> [WHAT NEEDS TO BE DONE]
Could you transcribe the records below exactly, leaving out every picture?

> [RECORDS FOR THE TASK]
•••••

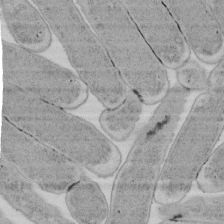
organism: E. coli
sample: Bacterial nucleoid
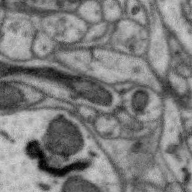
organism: Zebra finch
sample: Brain
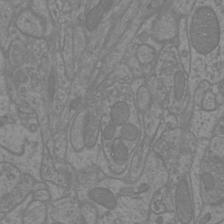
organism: Mouse
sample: Cortical neurons
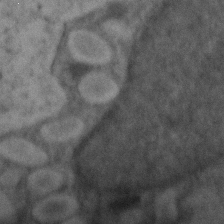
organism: Zebrafish
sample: Zebrafish embryo
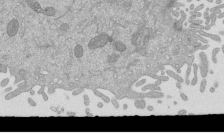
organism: Mouse
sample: ED-1 cell nuclei; centrioles
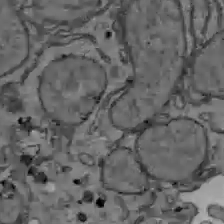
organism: C57BL Mouse
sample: Liver
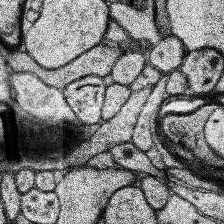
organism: Human
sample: Temporal Lobe
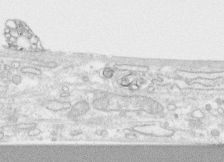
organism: Human
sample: CRL-1474
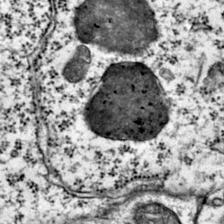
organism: Mouse
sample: Primary visual cortex
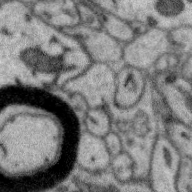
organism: Zebra finch
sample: Brain
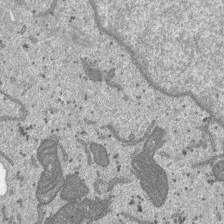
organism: Human
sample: Lung epithelial cells infected with SARS-CoV-2
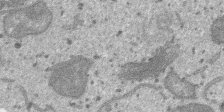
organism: Human
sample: Lung epithelial cells infected with SARS-CoV-2
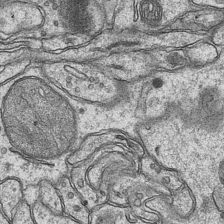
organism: Mouse
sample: CA1 Hippocampus
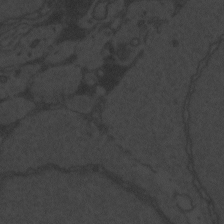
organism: Zebrafish
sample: Macrophage infected with Toxoplasma gondii
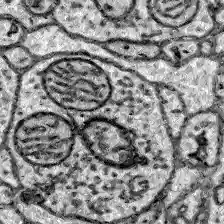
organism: Zebrafish
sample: Brain
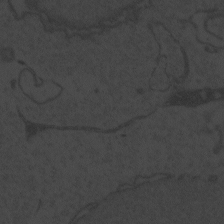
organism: Zebrafish
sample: Macrophage infected with Toxoplasma gondii
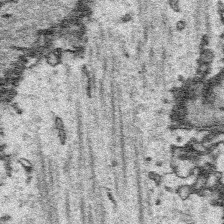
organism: Platynereis dumerilii
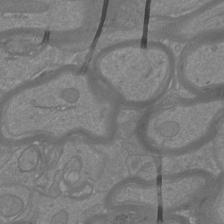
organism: Mouse
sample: Cortical neurons
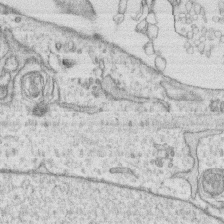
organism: Human
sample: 1205lu cells
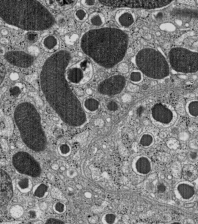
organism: C57BL Mouse
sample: Pancreatic islet
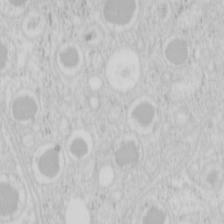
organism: Mouse
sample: Pancreas
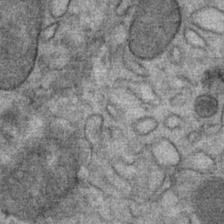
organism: Mouse
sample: Mouse Salivary gland
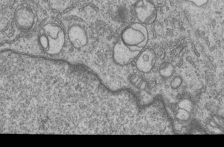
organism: Human
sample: MDA-MB-231 cells
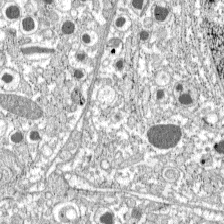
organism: C57BL Mouse
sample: Pancreatic islet
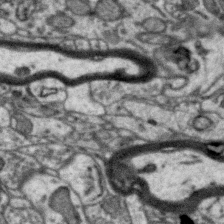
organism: Zebra finch
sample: Brain
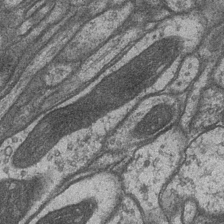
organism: Drosophila
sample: Optic medulla
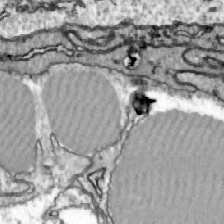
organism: Zebrafish
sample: Actinotrichia fibers
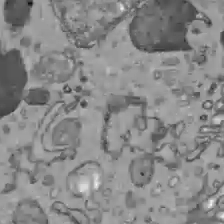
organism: C57BL Mouse
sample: Liver
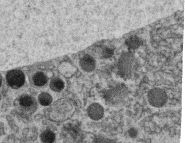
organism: C. elegans
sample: C. elegans oocyte; sperm cells
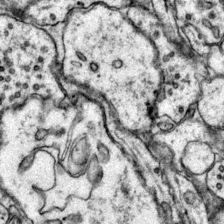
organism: Mouse
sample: Primary visual cortex
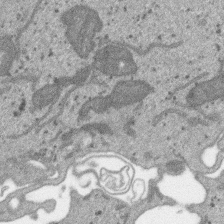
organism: Human
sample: Lung epithelial cells infected with SARS-CoV-2
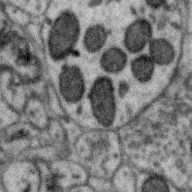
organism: Zebra finch
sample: Brain
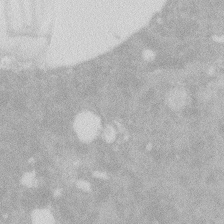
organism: Zebrafish
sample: Macrophage
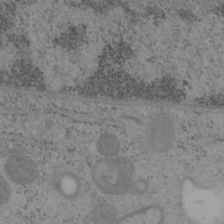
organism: Mouse
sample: OT-I killer T cells with ID8 ovarian cancer cells
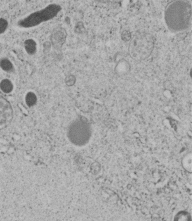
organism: C. elegans
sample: C. elegans embryo early stage
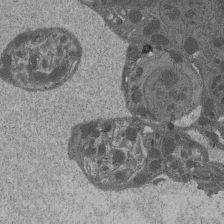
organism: Drosophila
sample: Antenna
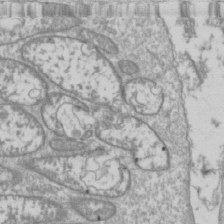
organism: Drosophila
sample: Cell division; meiosis; drosophila spermatocytes
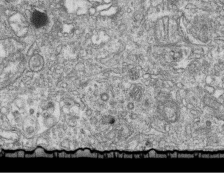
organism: Human
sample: HeLa cell HIV synapse
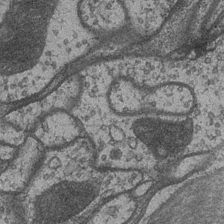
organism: Drosophila
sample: Optic medulla
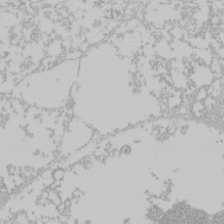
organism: Mouse
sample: Cancer cell death in ED-1 cells
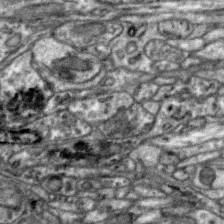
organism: Zebra finch
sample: Brain
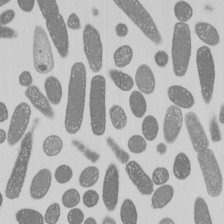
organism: E. coli
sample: Bacterial nucleoid
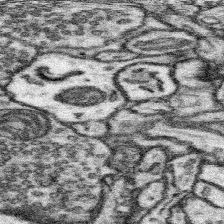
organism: Mouse
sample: Somatosensory cortex neuropil
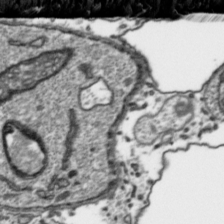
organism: Toxoplasma gondii
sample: Parasites in a vacuole inside a host cell
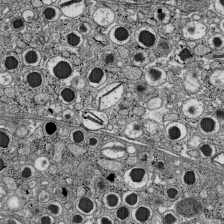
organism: C57BL Mouse
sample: Pancreatic islet
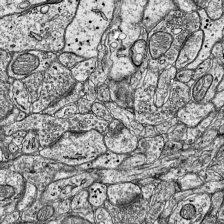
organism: Mouse
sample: Visual Cortex
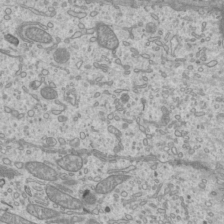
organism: Mouse
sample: Cilia; mouse epididymis
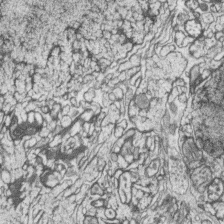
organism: Zebrafish
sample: synaptic ribbons in rod cells and cone cells
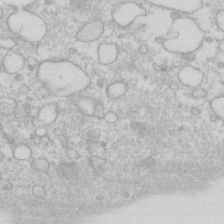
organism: Human
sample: Fibroblast cells
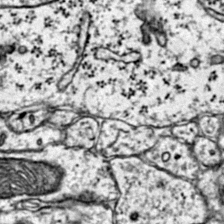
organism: Mouse
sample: Primary visual cortex
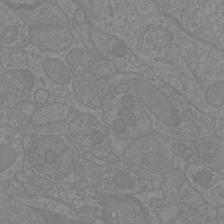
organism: Mouse
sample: Cortical neurons
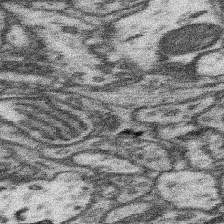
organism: Mouse
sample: Somatosensory cortex neuropil
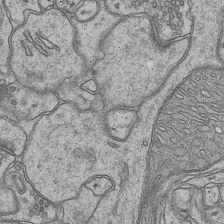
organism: Mouse
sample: CA1 Hippocampus
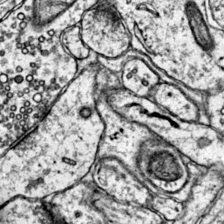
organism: Mouse
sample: Primary visual cortex
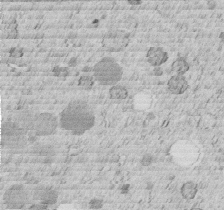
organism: C. elegans
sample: C. elegans embryo early stage
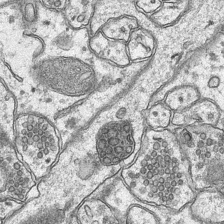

•••••

> [COMPLETED TASK]
organism: E. coli
sample: Bacterial nucleoid
organism: Zebra finch
sample: Brain
organism: Mouse
sample: Cortical neurons
organism: Zebrafish
sample: Zebrafish embryo
organism: Mouse
sample: ED-1 cell nuclei; centrioles
organism: C57BL Mouse
sample: Liver
organism: Human
sample: Temporal Lobe
organism: Human
sample: CRL-1474
organism: Mouse
sample: Primary visual cortex
organism: Zebra finch
sample: Brain
organism: Human
sample: Lung epithelial cells infected with SARS-CoV-2
organism: Human
sample: Lung epithelial cells infected with SARS-CoV-2
organism: Mouse
sample: CA1 Hippocampus
organism: Zebrafish
sample: Macrophage infected with Toxoplasma gondii
organism: Zebrafish
sample: Brain
organism: Zebrafish
sample: Macrophage infected with Toxoplasma gondii
organism: Platynereis dumerilii
organism: Mouse
sample: Cortical neurons
organism: Human
sample: 1205lu cells
organism: C57BL Mouse
sample: Pancreatic islet
organism: Mouse
sample: Pancreas
organism: Mouse
sample: Mouse Salivary gland
organism: Human
sample: MDA-MB-231 cells
organism: C57BL Mouse
sample: Pancreatic islet
organism: Zebra finch
sample: Brain
organism: Drosophila
sample: Optic medulla
organism: Zebrafish
sample: Actinotrichia fibers
organism: C57BL Mouse
sample: Liver
organism: C. elegans
sample: C. elegans oocyte; sperm cells
organism: Mouse
sample: Primary visual cortex
organism: Human
sample: Lung epithelial cells infected with SARS-CoV-2
organism: Zebra finch
sample: Brain
organism: Zebrafish
sample: Macrophage
organism: Mouse
sample: OT-I killer T cells with ID8 ovarian cancer cells
organism: C. elegans
sample: C. elegans embryo early stage
organism: Drosophila
sample: Antenna
organism: Drosophila
sample: Cell division; meiosis; drosophila spermatocytes
organism: Human
sample: HeLa cell HIV synapse
organism: Drosophila
sample: Optic medulla
organism: Mouse
sample: Cancer cell death in ED-1 cells
organism: Zebra finch
sample: Brain
organism: E. coli
sample: Bacterial nucleoid
organism: Mouse
sample: Somatosensory cortex neuropil
organism: Toxoplasma gondii
sample: Parasites in a vacuole inside a host cell
organism: C57BL Mouse
sample: Pancreatic islet
organism: Mouse
sample: Visual Cortex
organism: Mouse
sample: Cilia; mouse epididymis
organism: Zebrafish
sample: synaptic ribbons in rod cells and cone cells
organism: Human
sample: Fibroblast cells
organism: Mouse
sample: Primary visual cortex
organism: Mouse
sample: Cortical neurons
organism: Mouse
sample: Somatosensory cortex neuropil
organism: Mouse
sample: CA1 Hippocampus
organism: Mouse
sample: Primary visual cortex
organism: C. elegans
sample: C. elegans embryo early stage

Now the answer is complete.